Acidic Water Oxidation on Quantum Dots of IrOx/Graphdiyne

Efficient acidic water oxidation utilization in the oxygen evolution reaction (OER) is still an important bottleneck for hydrogen production. From fundamental principles, a controllable graphdiyne (GDY) induced growth strategy is established; highly uniform size distribution of oxidized iridium quantum dots is prepared on the surface of graphdiyne (IrO(x)QD/GDY).

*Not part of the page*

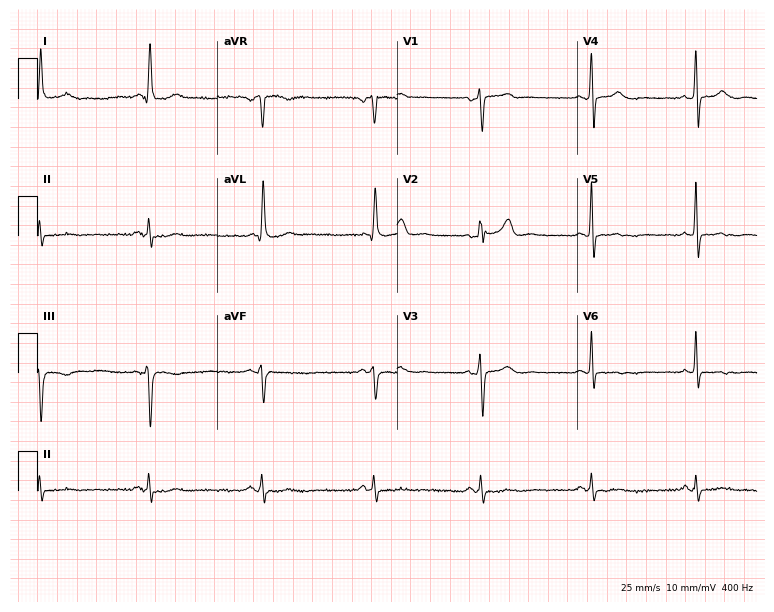
12-lead ECG from a 62-year-old woman (7.3-second recording at 400 Hz). Recorded interpretation: within normal limits.

The result shows that, the catalyst exhibits excellent activity and durability for acidic OER, with a current density of 10 mA cm(-2) at a small overpotential of 236 mV versus the reversible hydrogen electrode (RHE) and a Tafel slope of 70 mV dec(-1). The performance is greatly superior to previously reported electrocatalysts. Remarkably, the acidic electrolyzer using IrO(x)QD/GDY as both cathode and anode electrodes can reach 10 mA cm(-2) only at a much low cell voltage of 1.49 V (vs RHE). The results show the superior advantages of graphdiyne in effectively increasing numbers of the catalytically active sites for improving the charge transfer behavior and protecting the metal catalysts from corrosion.

Automated summary

A controllable graphdiyne induced growth strategy prepared oxidized iridium quantum dots with highly uniform size distribution, showing superior activity and durability for acidic OER compared to previous electrocatalysts. The graphdiyne effectively increased catalytically active sites and protected metal catalysts from corrosion, demonstrating advantages in charge transfer behavior.